JJJJ LAURENT DE WILDE : « Present »
Nocturne 2006
La langue française est bourrée de pièges trompeurs et si nous avions manqué de vigilance nous aurions sans hésité parlé d’album de « variétés ». Mais assurément il y aurait eu confusion, misunderstanding, gourance sur toute la ligne en somme. Nous lui préférerons donc la notion d’éclectisme qui nous semble mieux coller à la très grande richesse de cet album. Album dans lequel le pianiste de surprises en surprises nous laisse d’un bout à l’autre de l’ouvrage scotché à la plage suivante avec une sorte de plaisir frénétique.
Laurent de Wilde qui vient de passer ces 6 dernières années dans les sphères de la musique électro dans laquelle il n’y a pas si longtemps il jurait avoir trouvé son meilleur vecteur d’expression (son dernier groupe « Organics » en était la parfaite illustration) fait ici un retour gagnant au tout acoustique. Sans pour autant qu’il ne s’agisse d’un retour en arrière. Bien au contraire car Laurent De Wilde a grandi au passage, s’est nourri d’une nouvelle approche du clavier, s’est imprégné des nouveaux pianistes apparus ces dernières années de part et d’autre de l’atlantique, a emprunté aussi à de nouvelles musiques. Il en résulte un fondu enchaîné dans lequel De Wilde nous ballade dans ses musiques entre swing, blues, free, reggae. L’album démarre à un très hauts niveau avec les deux premiers thèmes qui sont des adaptations de ce qu’il faisait en électro : The Present était dans l’album « Time for change » -2000 et Move on dans « Stories » - 2003. On comprend alors que le maître mot, le fil conducteur, la base irréductible pour De Wilde c’est le groove sous toutes ses formes. Il peut s’agir d’un swing ternaire sous toutes ses formes comme dans Move on où De Wilde s’amuse faire passer le morceau par tous les stades allant jusqu’à accélérer/ralentir les tempos à volonté. Dans un thème plus posé comme Fleurette africaine où l’on sent poindre rythmiquement et structurellement des univers svenssonien, De Wilde comme une seconde nature en revient toujours au groove et lui impose une pulse à l’africaine d’où émergerait bien un Randy Weston. Entre autres. Sur Quiet but not quite joué au départ sur quelques notes simples ponctuées par des battements d’horloge De Wilde crée de larges espaces sonores puis tel un démolisseur s’emballe, les remplit frénétiquement et s’ingénue à tout déstructurer comme l’aurait fait un pianiste free pour en revenir finalement à la structure lente. De Wilde se permet ensuite une incursion du coté du reggae dans un thème joué en hommage à Ernest Ranglin, chantre jamaïcain de la guitare reggae et avec qui le pianiste a eu l’occasion de jouer (One for Ernie), puis nous entraîne dans un club aux allures techno funk totalement irrésistible. Dans un fondu enchaîné tout cela finit par un bon gros blues ultra facile dans lequel il n’est certainement pas question de se faire du mal.

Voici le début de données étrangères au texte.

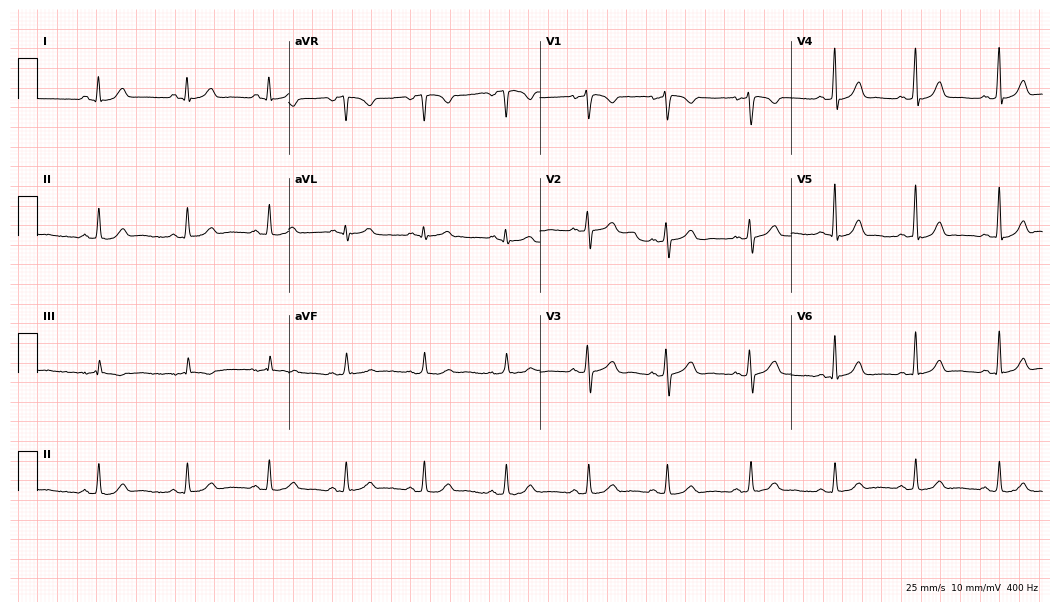
ECG (10.2-second recording at 400 Hz) — a female patient, 37 years old. Labelled as a normal ECG.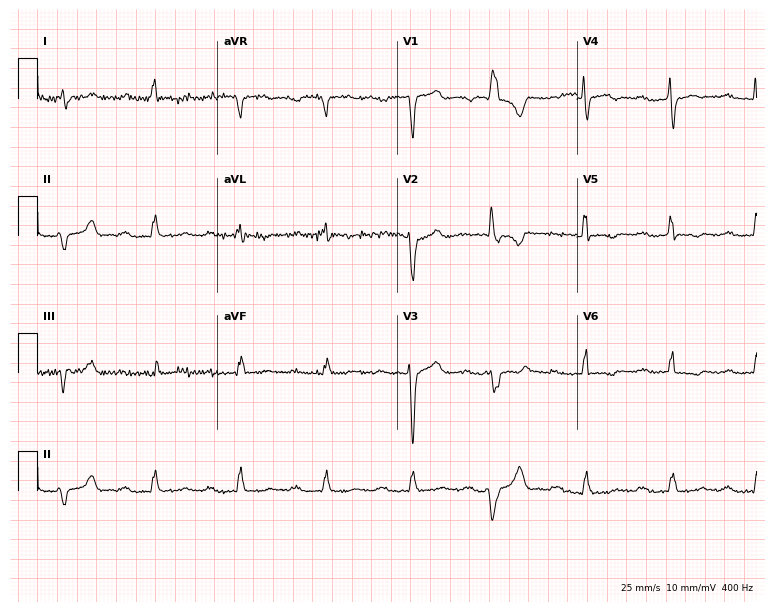
Resting 12-lead electrocardiogram (7.3-second recording at 400 Hz). Patient: a 75-year-old male. The tracing shows first-degree AV block.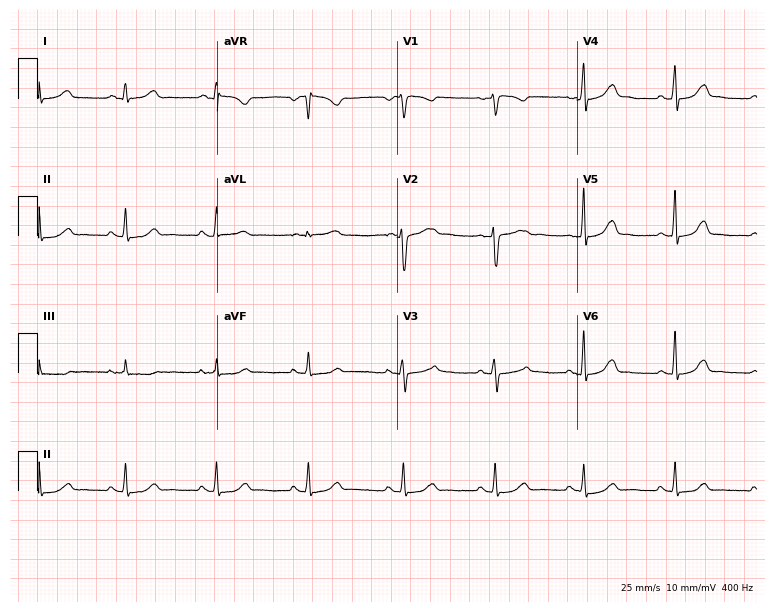
Resting 12-lead electrocardiogram (7.3-second recording at 400 Hz). Patient: a woman, 29 years old. Read as a normal ECG.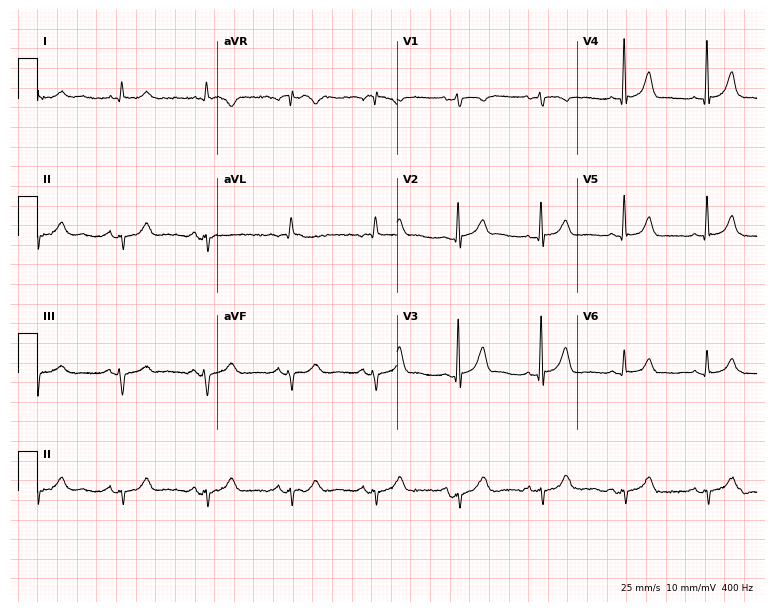
Resting 12-lead electrocardiogram (7.3-second recording at 400 Hz). Patient: an 85-year-old female. None of these six findings is recorded: first-degree AV block, right bundle branch block (RBBB), left bundle branch block (LBBB), sinus bradycardia, atrial fibrillation (AF), sinus tachycardia.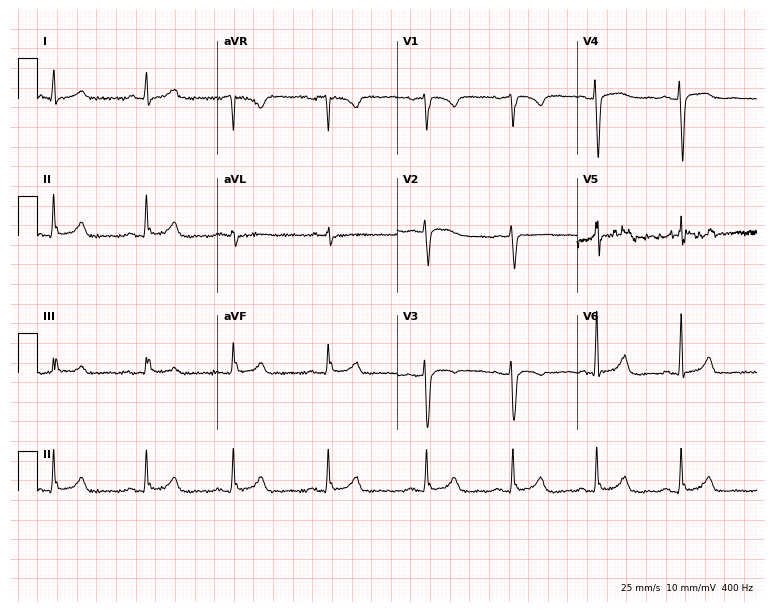
12-lead ECG (7.3-second recording at 400 Hz) from a 46-year-old woman. Screened for six findings — first-degree AV block, right bundle branch block, left bundle branch block, sinus bradycardia, atrial fibrillation, sinus tachycardia — none is recorded. Only these six findings were labelled.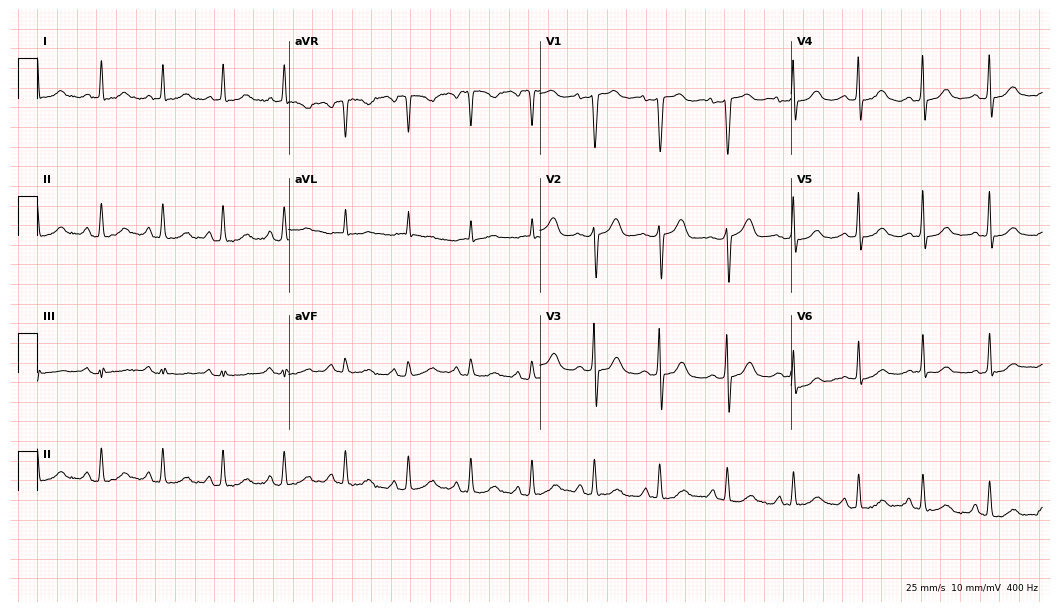
12-lead ECG from a woman, 57 years old. Labelled as a normal ECG.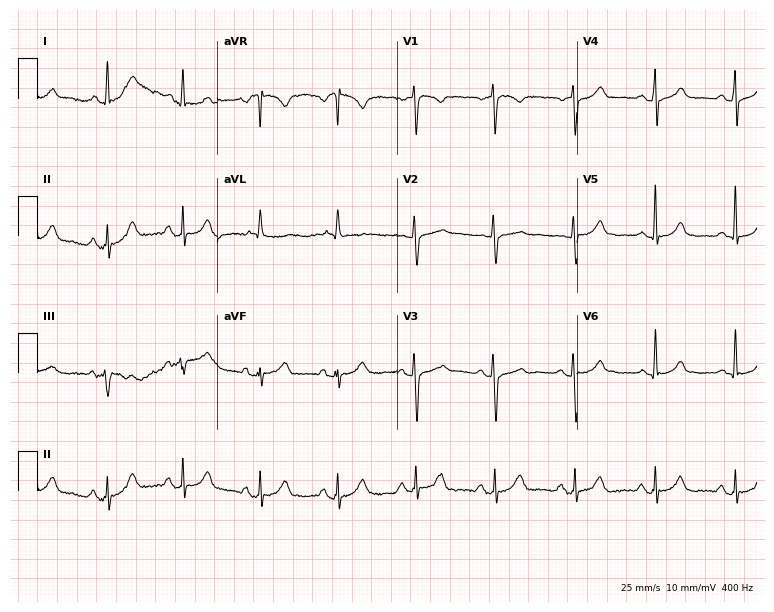
12-lead ECG from a female patient, 65 years old (7.3-second recording at 400 Hz). Recorded interpretation: within normal limits.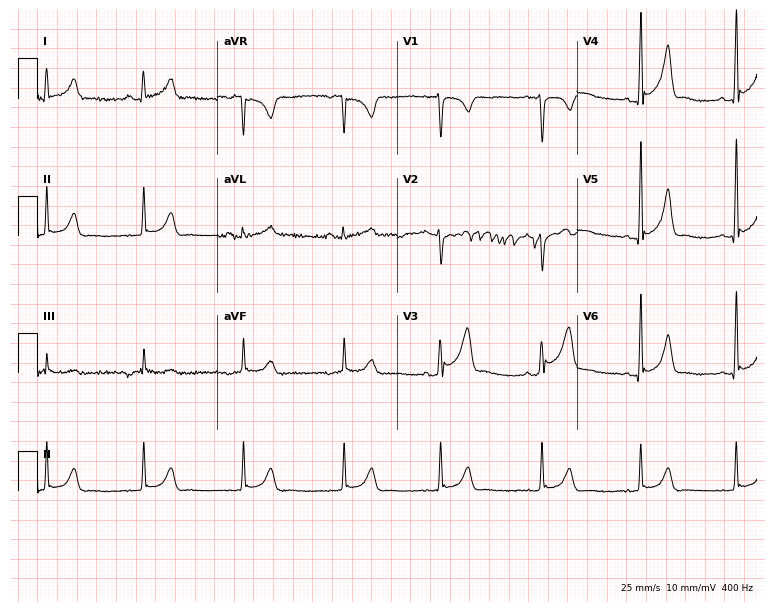
Standard 12-lead ECG recorded from a 22-year-old male (7.3-second recording at 400 Hz). None of these six findings is recorded: first-degree AV block, right bundle branch block (RBBB), left bundle branch block (LBBB), sinus bradycardia, atrial fibrillation (AF), sinus tachycardia.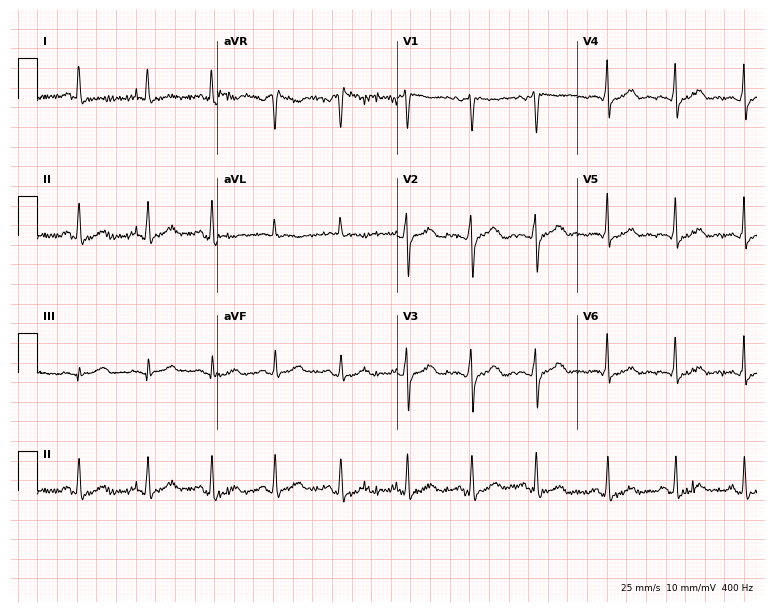
Standard 12-lead ECG recorded from a 17-year-old female (7.3-second recording at 400 Hz). Read as a normal ECG.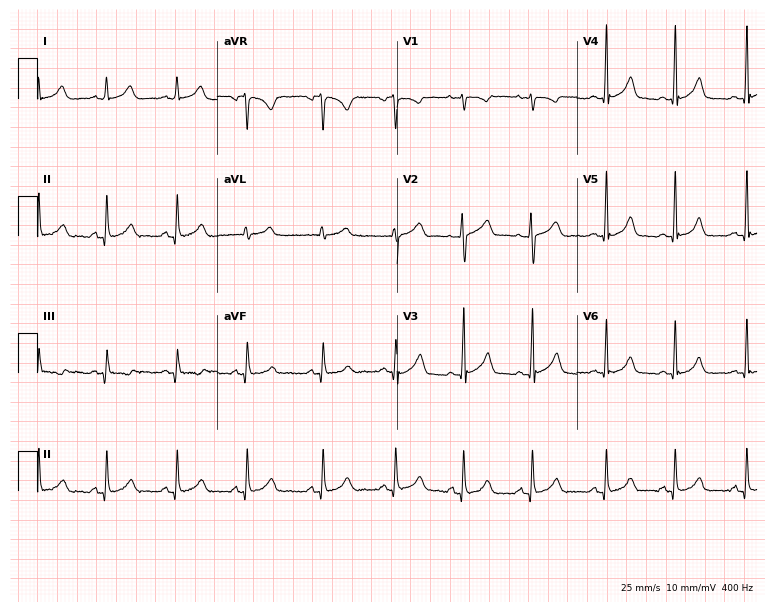
Resting 12-lead electrocardiogram (7.3-second recording at 400 Hz). Patient: a 29-year-old female. None of these six findings is recorded: first-degree AV block, right bundle branch block (RBBB), left bundle branch block (LBBB), sinus bradycardia, atrial fibrillation (AF), sinus tachycardia.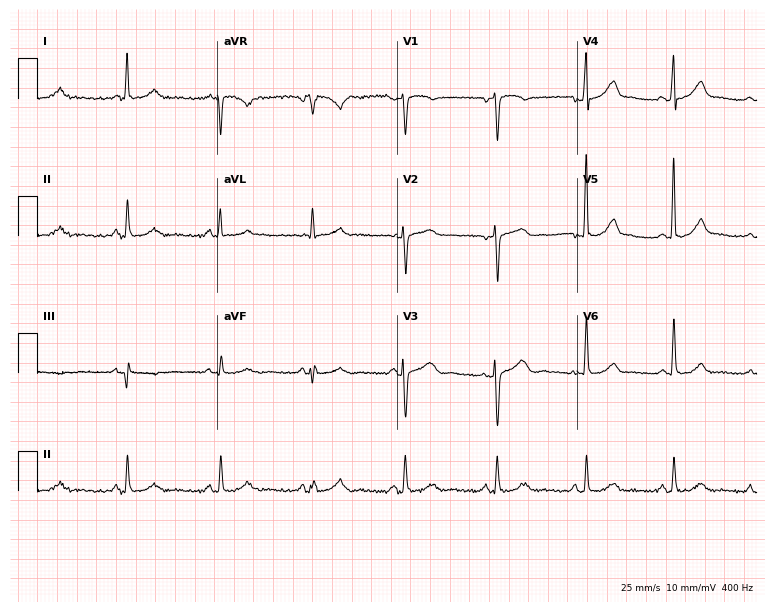
12-lead ECG from a 47-year-old woman (7.3-second recording at 400 Hz). Recorded interpretation: within normal limits.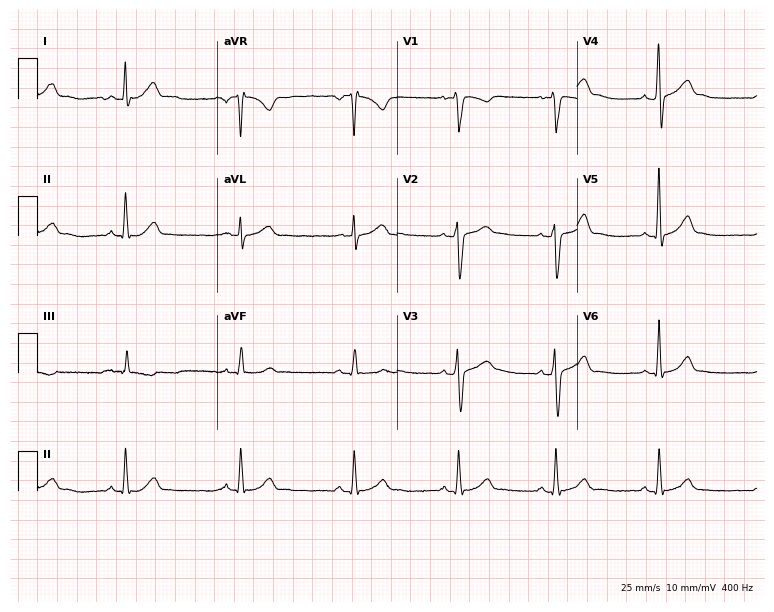
Electrocardiogram (7.3-second recording at 400 Hz), a male patient, 27 years old. Overall reading on record: normal ECG.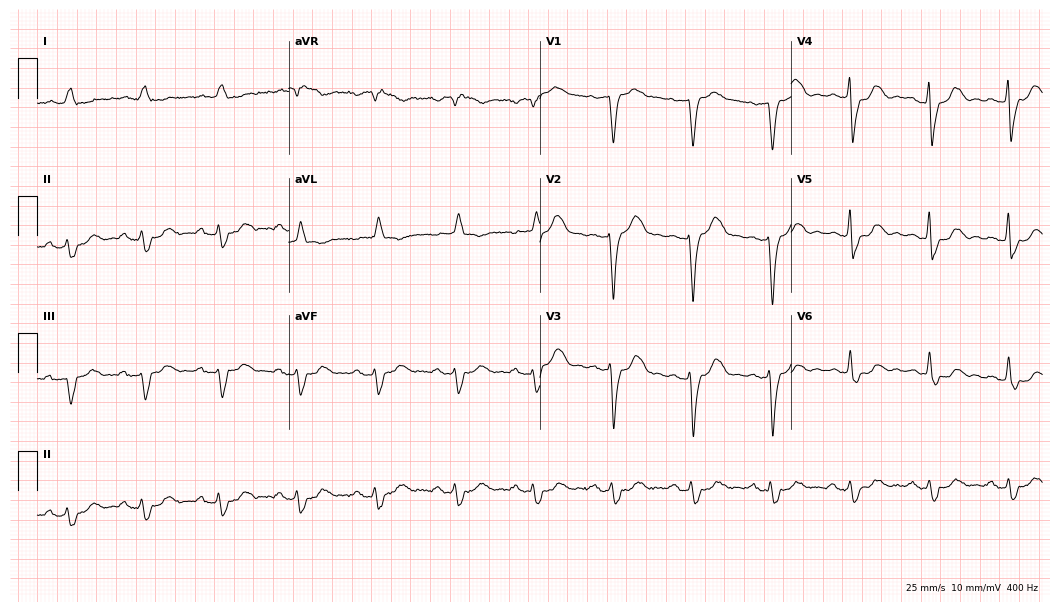
Electrocardiogram, a 79-year-old male. Interpretation includes left bundle branch block.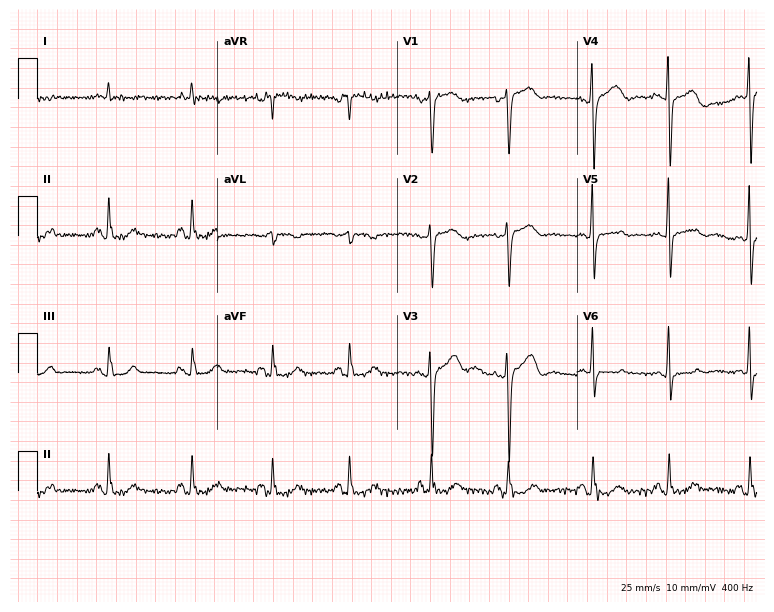
Resting 12-lead electrocardiogram (7.3-second recording at 400 Hz). Patient: an 80-year-old female. Read as a normal ECG.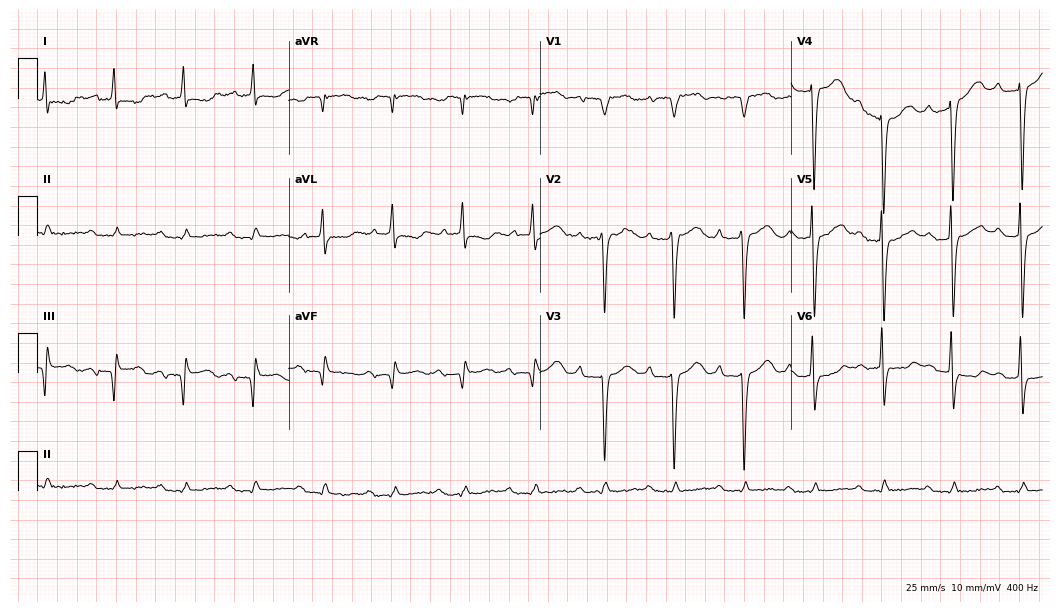
12-lead ECG from a female patient, 84 years old. Shows first-degree AV block.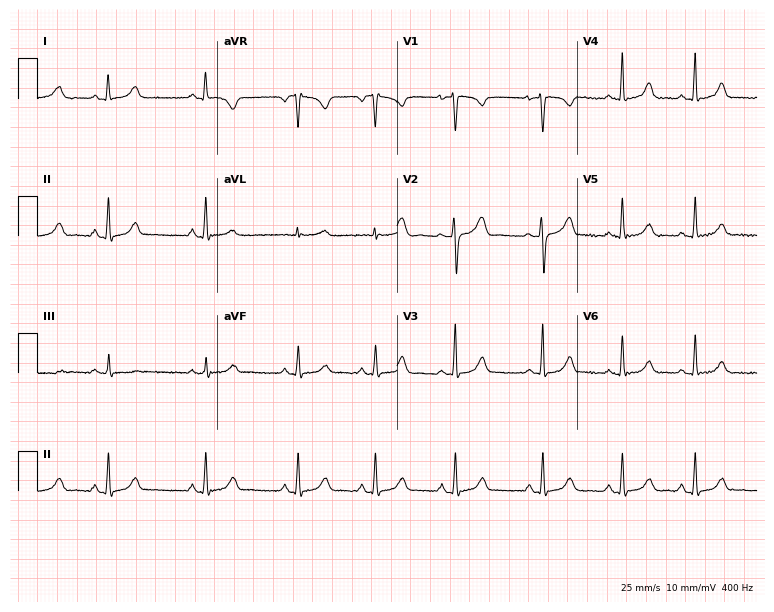
Resting 12-lead electrocardiogram. Patient: a female, 18 years old. Read as a normal ECG.

Et l’on comprend que ce travail suppose une rythmique impeccable capable de s’adapter à tous les univers, sorte de pâte à modeler que le pianiste triture sans cesse pour lui donner formes et couleurs multiples. Darryl Hall contrebassiste d’exception nous fait entendre au moins une dizaine de son à son instrument au gré des univers explorés.
Certains reprocheront alors peut être à De Wilde son côté zapping et touche à tout. Mais s’il est vrai que le pianiste brasse large dans l’histoire récente de la musique il a le mérite de donner un sérieux coup de jeune au piano jazz sans jamais ennuyer et sans oublier jamais ce que le jazz doit au swing, éternel point de ralliement de cet album. Et De Wilde nous en apporte ici une savoureuse et torride illustration.